In a study on peripheral arterial disease, Zocharsky et al. observed that reduction of iron levels was associated with reducing risk of cancer and death, these findings are compatible with our results (30). One of the reasons for the decreased serum levels of iron in patients with breast cancer can be caused by long-term chronic bleeding and hematuria that eventually leads to the creation of anemia (31).

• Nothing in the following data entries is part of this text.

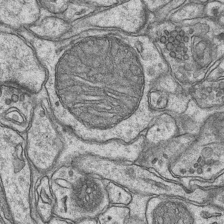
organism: Mouse
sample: CA1 Hippocampus
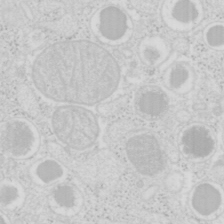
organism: Mouse
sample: Pancreas
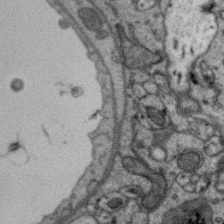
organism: Zebra finch
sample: Brain
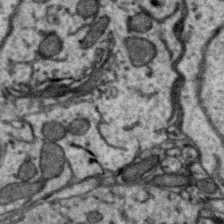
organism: Zebra finch
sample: Brain
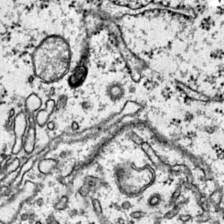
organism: Mouse
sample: Primary visual cortex
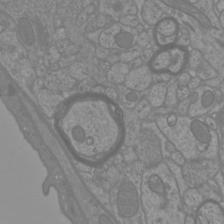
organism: Mouse
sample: Cortical neurons
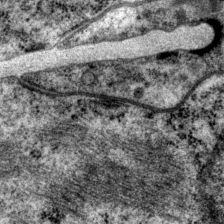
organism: P. pacificus
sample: Pharynx
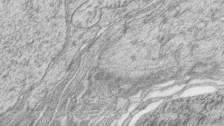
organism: Zebrafish
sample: synaptic ribbons in rod cells and cone cells
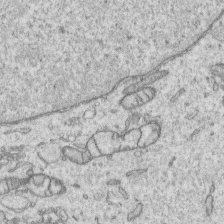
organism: Human
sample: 1205lu cells
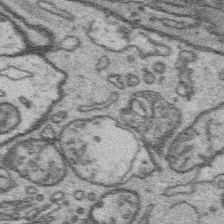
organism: Platynereis dumerilii
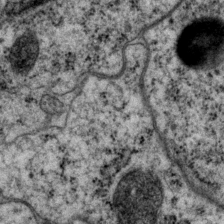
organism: P. pacificus
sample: Pharynx
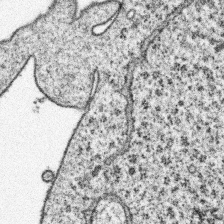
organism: Human
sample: HeLa cells
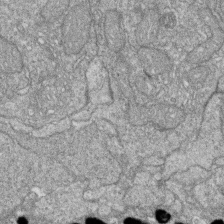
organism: Zebrafish
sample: Cilia; retinal pigment epithelium
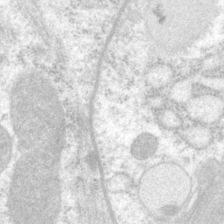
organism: P. pacificus
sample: Pharynx
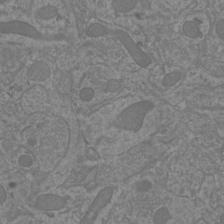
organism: Mouse
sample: Cortical neurons
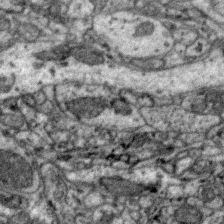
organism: Zebra finch
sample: Brain
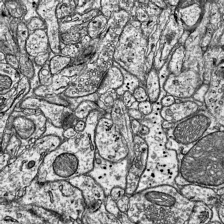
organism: Mouse
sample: Visual Cortex
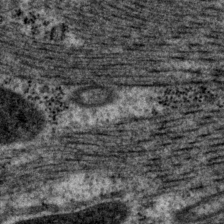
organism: P. pacificus
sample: Pharynx
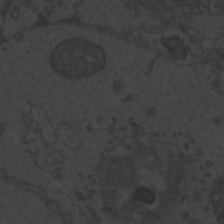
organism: Zebrafish
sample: Macrophage infected with Toxoplasma gondii
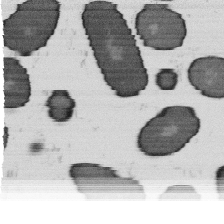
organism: B. subtilis
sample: Bacterial spore
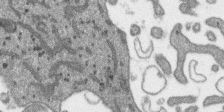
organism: Human
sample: Lung epithelial cells infected with SARS-CoV-2
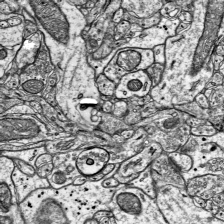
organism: Mouse
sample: Visual Cortex
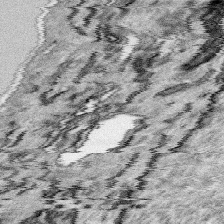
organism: Human
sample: HeLa cells
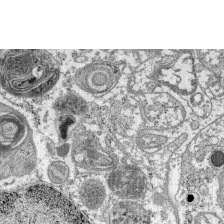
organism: C57BL Mouse
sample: Pancreatic islet
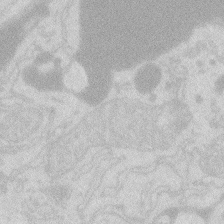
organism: Zebrafish
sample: Macrophage
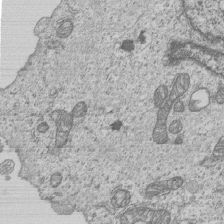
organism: Human
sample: MDA-MB-231 cells
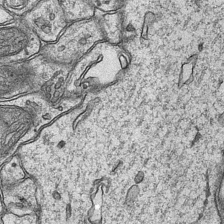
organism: Mouse
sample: CA1 Hippocampus
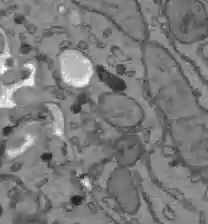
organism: C57BL Mouse
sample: Liver
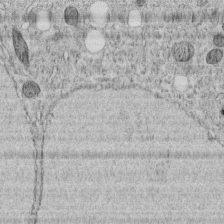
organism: C. elegans
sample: C. elegans embryo early stage
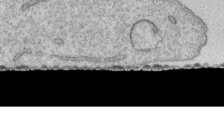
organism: Human
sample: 1205lu cells
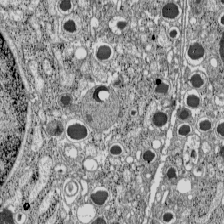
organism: C57BL Mouse
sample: Pancreatic islet
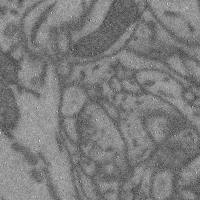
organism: Mouse
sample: Cerebral cortex
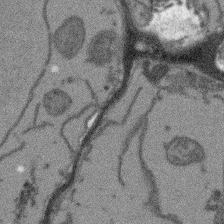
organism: Arabidopsis thaliana
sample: Root tip
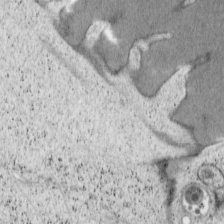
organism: African green monkey
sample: COS-7 cells
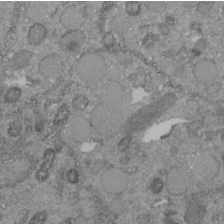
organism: C. elegans
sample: C. elegans embryo early stage
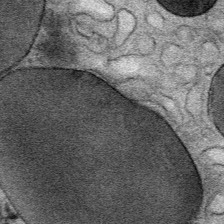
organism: Mouse
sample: Mouse Salivary gland
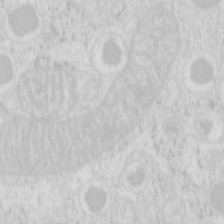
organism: Mouse
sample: Pancreas
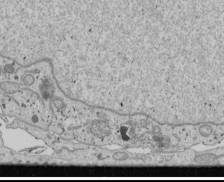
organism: Human
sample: Mitochondria in U2OS cells
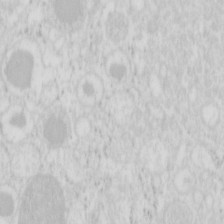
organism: Mouse
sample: Pancreas
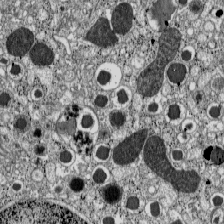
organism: C57BL Mouse
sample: Pancreatic islet
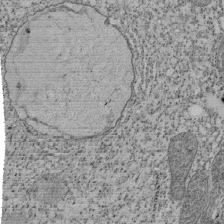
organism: Tetrahymena
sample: Cilia in tetrahymena
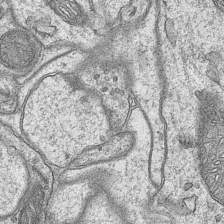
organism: Mouse
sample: CA1 Hippocampus
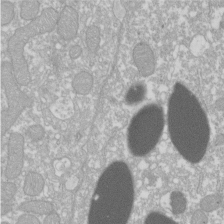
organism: Xenopus
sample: Cilia; centrioles in frog embryo cells
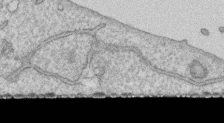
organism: Human
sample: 1205lu cells
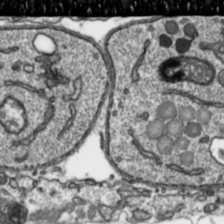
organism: Toxoplasma gondii
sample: Parasites in a vacuole inside a host cell
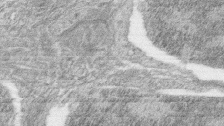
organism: Zebrafish
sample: synaptic ribbons in rod cells and cone cells
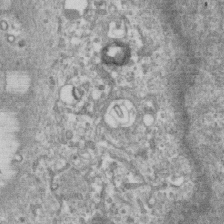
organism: Human
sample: Centriole in RPE cells
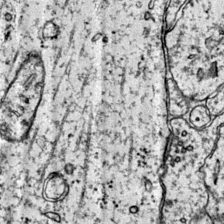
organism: Mouse
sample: Primary visual cortex
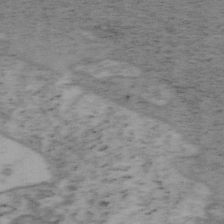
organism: Mouse
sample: OT-I killer T cells with ID8 ovarian cancer cells
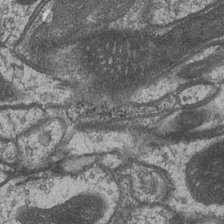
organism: Drosophila
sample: Optic medulla
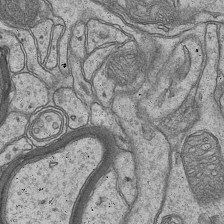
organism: Mouse
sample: CA1 Hippocampus
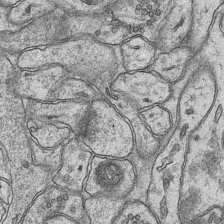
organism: Mouse
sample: CA1 Hippocampus
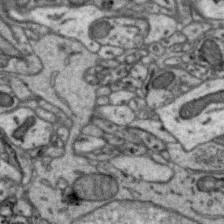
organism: Zebra finch
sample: Brain
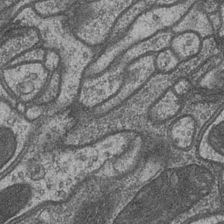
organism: Drosophila
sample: Optic medulla
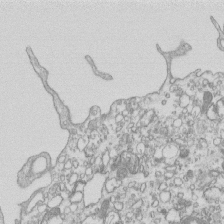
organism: Mouse
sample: Macrophages
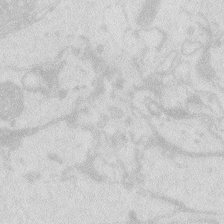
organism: Zebrafish
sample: Macrophage
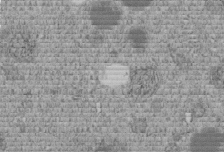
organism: C. elegans
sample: C. elegans embryo early stage
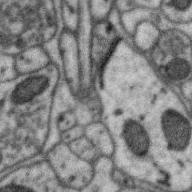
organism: Zebra finch
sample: Brain
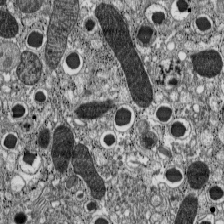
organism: C57BL Mouse
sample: Pancreatic islet
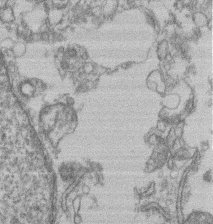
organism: Mouse
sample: T cell stromal cell synapse
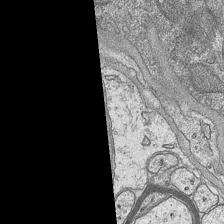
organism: Mouse
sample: CA1 Hippocampus
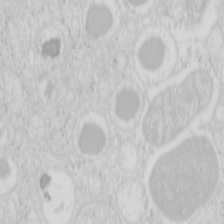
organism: Mouse
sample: Pancreas
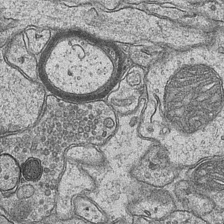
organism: Mouse
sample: CA1 Hippocampus
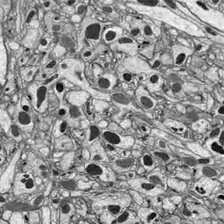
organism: Drosophila
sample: Optic lobe
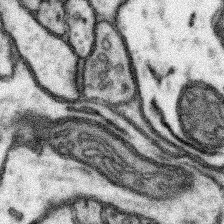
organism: Mouse
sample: Somatosensory cortex neuropil
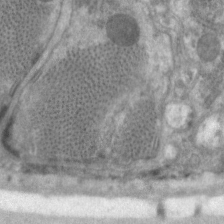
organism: C. elegans
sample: Pharynx
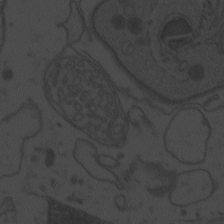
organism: Zebrafish
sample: Macrophage infected with Toxoplasma gondii
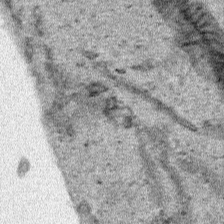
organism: Human
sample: Mitochondria in HCT116 cells
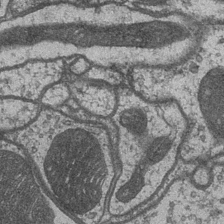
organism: Drosophila
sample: Optic medulla
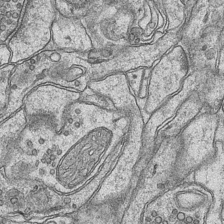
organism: Mouse
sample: CA1 Hippocampus
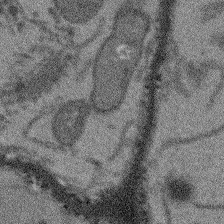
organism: Arabidopsis thaliana
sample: Root tip
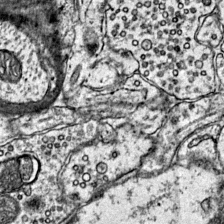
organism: Mouse
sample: Primary visual cortex
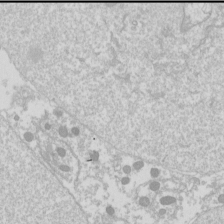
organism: Drosophila
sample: Cell division; meiosis; drosophila spermatocytes
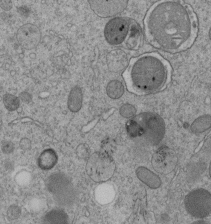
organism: C. elegans
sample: C. elegans embryo early stage
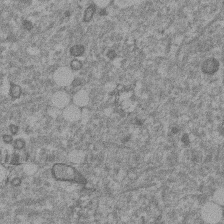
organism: Mouse
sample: Dividing mouse embryo 1 cell stage
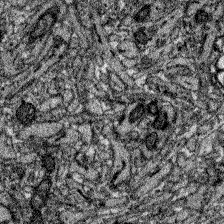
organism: Zebrafish
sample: Larval olfactory bulb
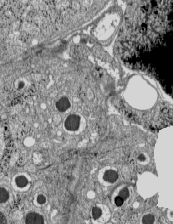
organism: C57BL Mouse
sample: Pancreatic islet
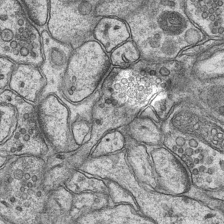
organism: Mouse
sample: CA1 Hippocampus
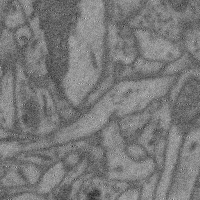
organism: Mouse
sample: Cerebral cortex
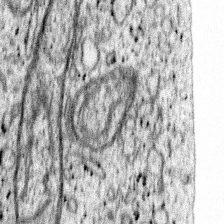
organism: Human
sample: HeLa cells
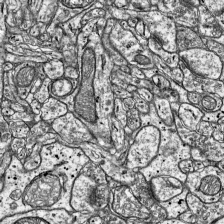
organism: Mouse
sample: Visual Cortex
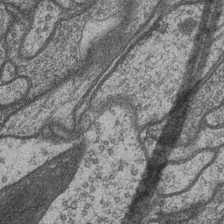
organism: Drosophila
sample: Optic medulla
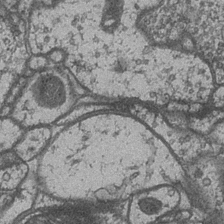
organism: Drosophila
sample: Optic medulla
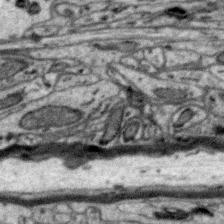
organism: Zebra finch
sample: Brain
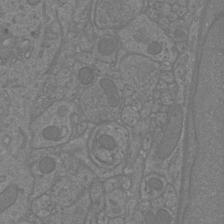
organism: Mouse
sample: Cortical neurons
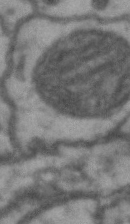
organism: Drosophila
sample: Brain
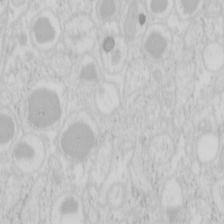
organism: Mouse
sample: Pancreas
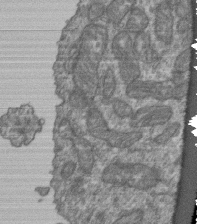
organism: Human
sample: Retinal organoid Rod and Cone cells
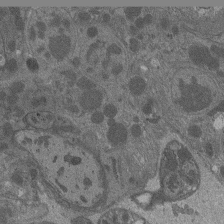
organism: Drosophila
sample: Antenna
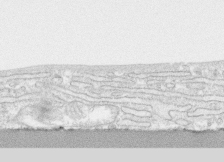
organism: Human
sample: CRL-1474
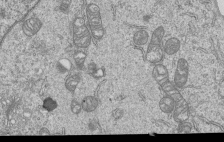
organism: Human
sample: MDA-MB-231 cells
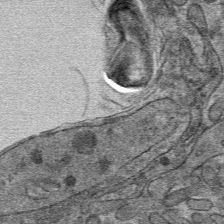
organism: Mouse
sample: Mouse hepatocytes
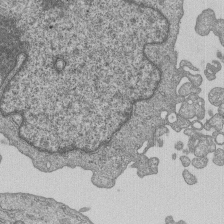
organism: Human
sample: MDA-MB-231 cells
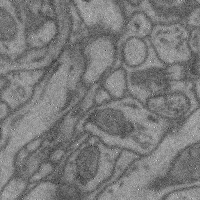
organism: Mouse
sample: Cerebral cortex
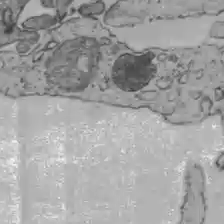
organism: C57BL Mouse
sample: Liver
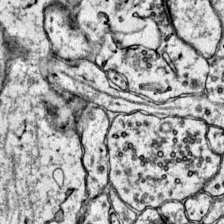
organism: Mouse
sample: Primary visual cortex
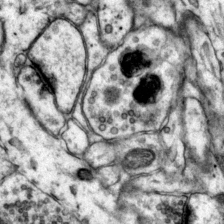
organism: Mouse
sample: Primary visual cortex
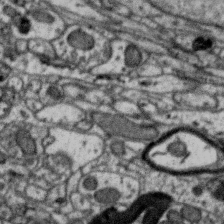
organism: Zebra finch
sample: Brain
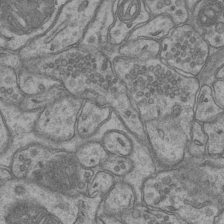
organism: Mouse
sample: CA1 Hippocampus
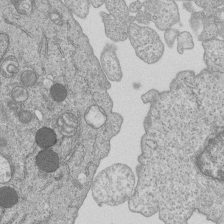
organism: Human
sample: MDA-MB-231 cells
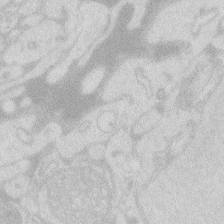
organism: Zebrafish
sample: Macrophage
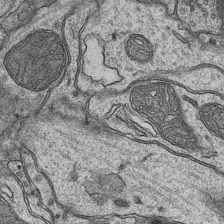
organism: Mouse
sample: CA1 Hippocampus
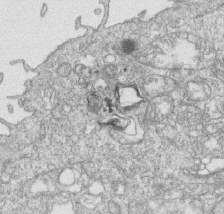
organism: Human
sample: HeLa cell HIV synapse
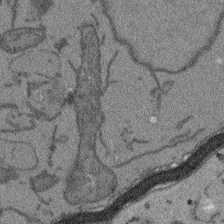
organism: Arabidopsis thaliana
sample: Root tip
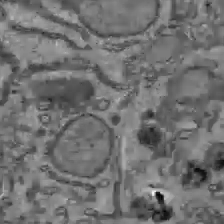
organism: C57BL Mouse
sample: Liver
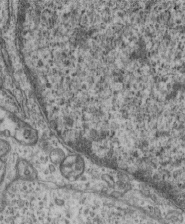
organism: Mouse
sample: Centriole in ependymal cells
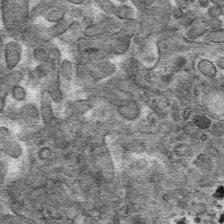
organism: Mouse
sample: Mouse hepatocytes
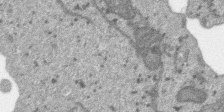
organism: Human
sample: Lung epithelial cells infected with SARS-CoV-2
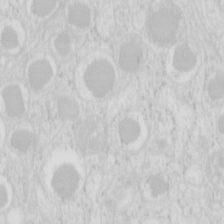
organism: Mouse
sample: Pancreas
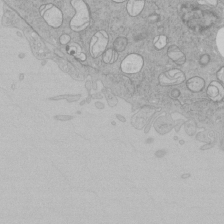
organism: Human
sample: Mitochondria in HCT116 cells
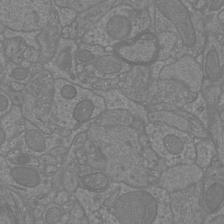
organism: Mouse
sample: Cortical neurons
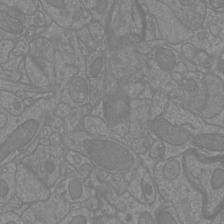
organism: Mouse
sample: Cortical neurons
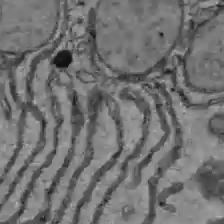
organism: C57BL Mouse
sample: Liver
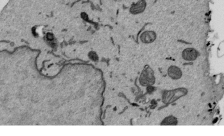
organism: Mouse
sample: ED-1 cell nuclei; centrioles
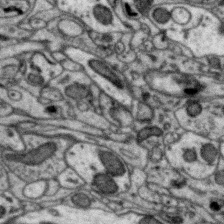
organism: Zebra finch
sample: Brain
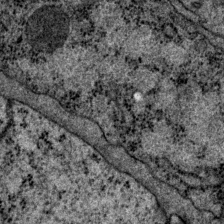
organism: P. pacificus
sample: Pharynx
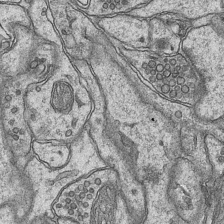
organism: Mouse
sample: CA1 Hippocampus
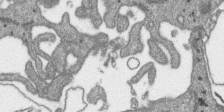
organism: Human
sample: Lung epithelial cells infected with SARS-CoV-2
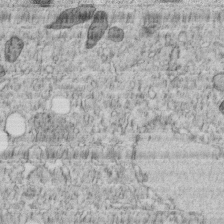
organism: C. elegans
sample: C. elegans embryo early stage
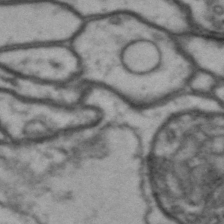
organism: Drosophila
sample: Brain
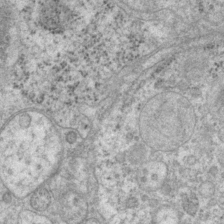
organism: P. pacificus
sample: Pharynx
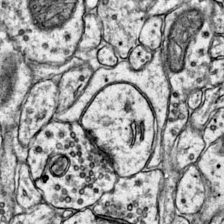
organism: Mouse
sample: Primary visual cortex
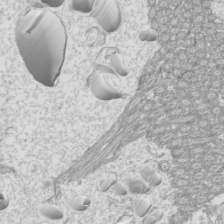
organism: Mouse
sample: Cilia; mouse epididymis
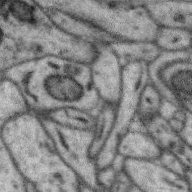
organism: Zebra finch
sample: Brain
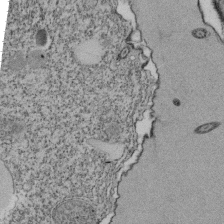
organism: Tetrahymena
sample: Cilia in tetrahymena
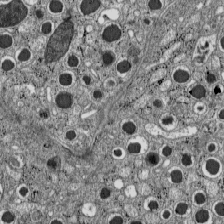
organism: C57BL Mouse
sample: Pancreatic islet
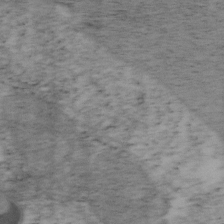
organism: Mouse
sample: OT-I killer T cells with ID8 ovarian cancer cells
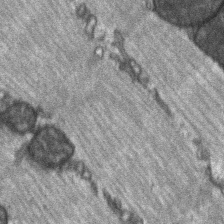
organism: C57BL Mouse
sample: Soleus
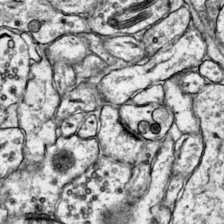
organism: Mouse
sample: Primary visual cortex
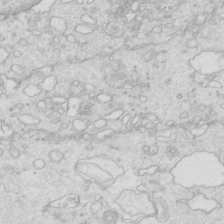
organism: Mouse
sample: Multiciliated cells
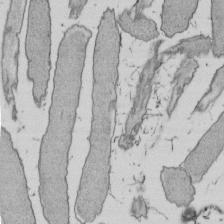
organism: E. coli
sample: Bacterial nucleoid
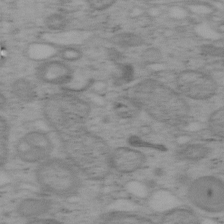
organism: Mouse
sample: OT-I killer T cells with ID8 ovarian cancer cells
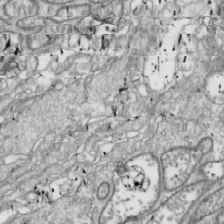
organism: Drosophila
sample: Cell division; meiosis; drosophila spermatocytes
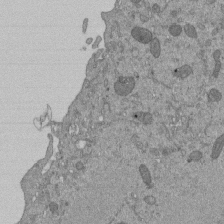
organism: Mouse
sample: ED-1 cell nuclei; centrioles
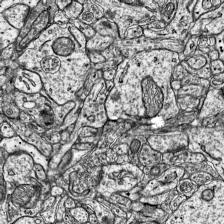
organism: Mouse
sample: Visual Cortex
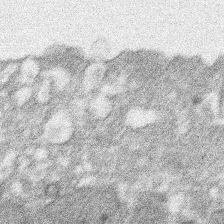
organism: Xenopus
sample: Cilia; centrioles in frog embryo cells
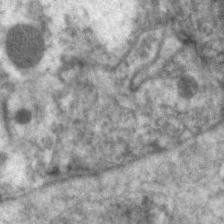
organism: C. elegans
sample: Pharynx
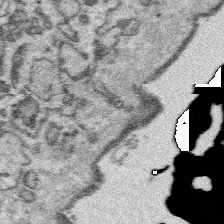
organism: Platynereis dumerilii
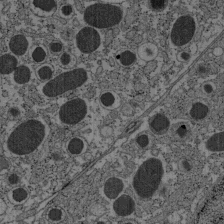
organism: C57BL Mouse
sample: Pancreatic islet
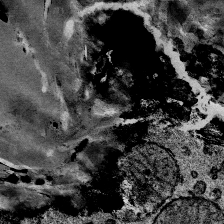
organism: Mouse
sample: Mouse Salivary gland
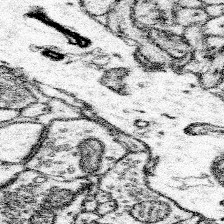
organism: Mouse
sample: Somatosensory cortex neuropil
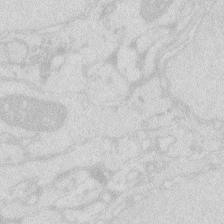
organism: Zebrafish
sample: Macrophage
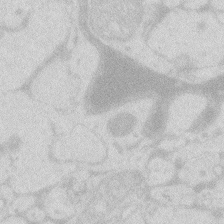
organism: Zebrafish
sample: Macrophage
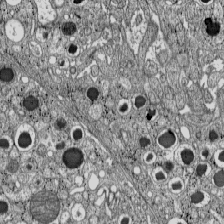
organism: C57BL Mouse
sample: Pancreatic islet
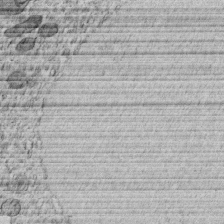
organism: C. elegans
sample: C. elegans embryo early stage
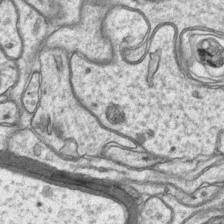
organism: Mouse
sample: CA1 Hippocampus
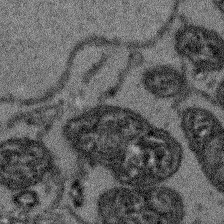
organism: Arabidopsis thaliana
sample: Root tip
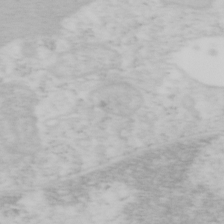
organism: Mouse
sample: OT-I killer T cells with ID8 ovarian cancer cells
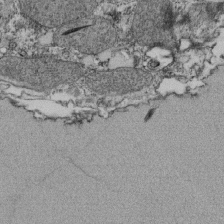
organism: Tetrahymena
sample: Cilia in tetrahymena
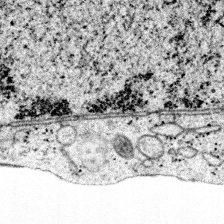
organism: Human
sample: HeLa cells

In the current study, the amount of serum copper increased a little after chemotherapy but was not significant. Similarly, in one study that used Adriamycin for chemotherapy of cancer patients, the copper level did not significantly change after chemotherapy (28). Interaction of Cu with hydrogen peroxide generates more reactive oxygen species, such as hydroxyl radicals. These reactive oxygen species have been considered as being responsible for the process of carcinogenesis (32). We also studied BMI index and the serum levels of Zn, Cu, and iron based on the stage of disease and age of the patients. According to our finding, BMI and the serum levels of these metal ions did not significantly change based on stage of disease and age. The limitation of the present study was the investigation of the metal ions before and after 3 courses of chemotherapy, approximately 9 weeks after the first chemotherapy. Full chemotherapy medicines for the patients were adriamycin 60mg/m2, cytoxan 600mg/m2, Taxoter 80mg/m2, but in 3 courses of chemotherapy, they received only adriamycin and cytoxan (AC), as a result, our study only focused on the effects of AC chemotherapy in breast cancer patients. Trace elements are known to play a vital role in metabolism. The measurement of trace elements and metal ions are valuable in cancer patients. For further studies, we suggest the measurement of other trace elements after chemotherapy in breast cancer patients and also the investigation on the effects of different chemotherapy regimens.

In conclusion, our findings demonstrate significant decrease in serum zinc and iron levels in breast cancer patients after 3 courses of Adriamycin and Cytoxan chemotherapy. Prescribing antioxidant and zinc supplements and nutritional advice for cancer patients can be useful after chemotherapy.